▸ **Assigned task**: The goal is a clean copy of all the data below, with pictures dropped and everything else retyped exactly.

☆ ☆ ☆ ☆

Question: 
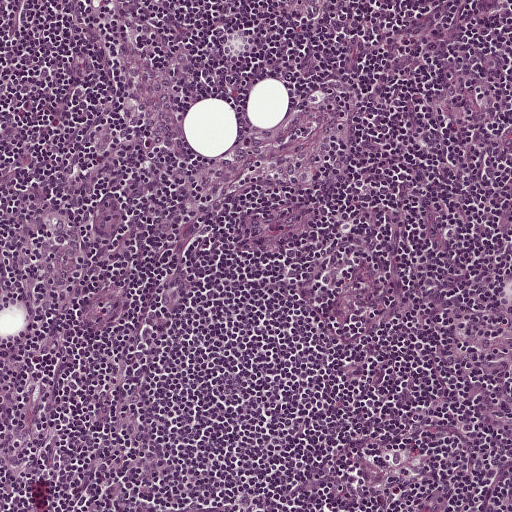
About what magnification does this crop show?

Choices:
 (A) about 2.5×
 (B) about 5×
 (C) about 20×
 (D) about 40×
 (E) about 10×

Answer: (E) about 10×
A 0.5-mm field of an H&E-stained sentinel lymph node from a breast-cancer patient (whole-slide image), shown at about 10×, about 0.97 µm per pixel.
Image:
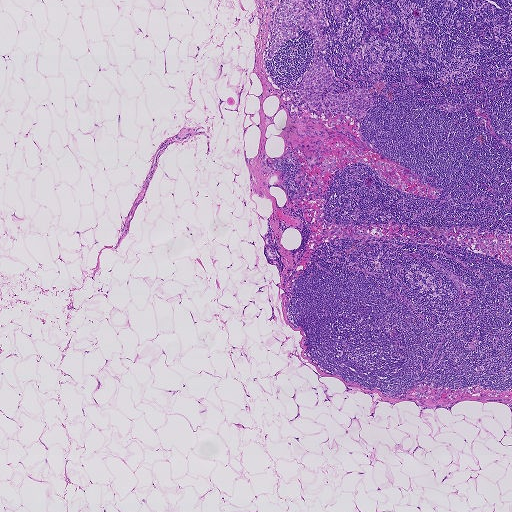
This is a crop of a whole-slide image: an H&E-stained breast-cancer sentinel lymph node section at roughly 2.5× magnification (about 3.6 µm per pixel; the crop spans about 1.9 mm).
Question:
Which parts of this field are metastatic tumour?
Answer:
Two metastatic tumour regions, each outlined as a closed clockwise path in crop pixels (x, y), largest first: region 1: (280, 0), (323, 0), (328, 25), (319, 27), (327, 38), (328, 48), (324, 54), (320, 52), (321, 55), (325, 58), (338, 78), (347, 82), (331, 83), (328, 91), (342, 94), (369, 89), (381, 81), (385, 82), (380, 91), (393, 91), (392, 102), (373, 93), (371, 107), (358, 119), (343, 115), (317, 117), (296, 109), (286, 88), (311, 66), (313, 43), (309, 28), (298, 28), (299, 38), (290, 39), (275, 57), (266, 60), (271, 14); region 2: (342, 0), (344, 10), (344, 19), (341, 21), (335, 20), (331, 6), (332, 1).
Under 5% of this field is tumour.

☆ ☆ ☆ ☆

▸ **Answer space**:
Question: 
About what magnification does this crop show?

Choices:
 (A) about 2.5×
 (B) about 5×
 (C) about 20×
 (D) about 40×
 (E) about 10×

Answer: (E) about 10×
A 0.5-mm field of an H&E-stained sentinel lymph node from a breast-cancer patient (whole-slide image), shown at about 10×, about 0.97 µm per pixel.
Image:
This is a crop of a whole-slide image: an H&E-stained breast-cancer sentinel lymph node section at roughly 2.5× magnification (about 3.6 µm per pixel; the crop spans about 1.9 mm).
Question:
Which parts of this field are metastatic tumour?
Answer:
Two metastatic tumour regions, each outlined as a closed clockwise path in crop pixels (x, y), largest first: region 1: (280, 0), (323, 0), (328, 25), (319, 27), (327, 38), (328, 48), (324, 54), (320, 52), (321, 55), (325, 58), (338, 78), (347, 82), (331, 83), (328, 91), (342, 94), (369, 89), (381, 81), (385, 82), (380, 91), (393, 91), (392, 102), (373, 93), (371, 107), (358, 119), (343, 115), (317, 117), (296, 109), (286, 88), (311, 66), (313, 43), (309, 28), (298, 28), (299, 38), (290, 39), (275, 57), (266, 60), (271, 14); region 2: (342, 0), (344, 10), (344, 19), (341, 21), (335, 20), (331, 6), (332, 1).
Under 5% of this field is tumour.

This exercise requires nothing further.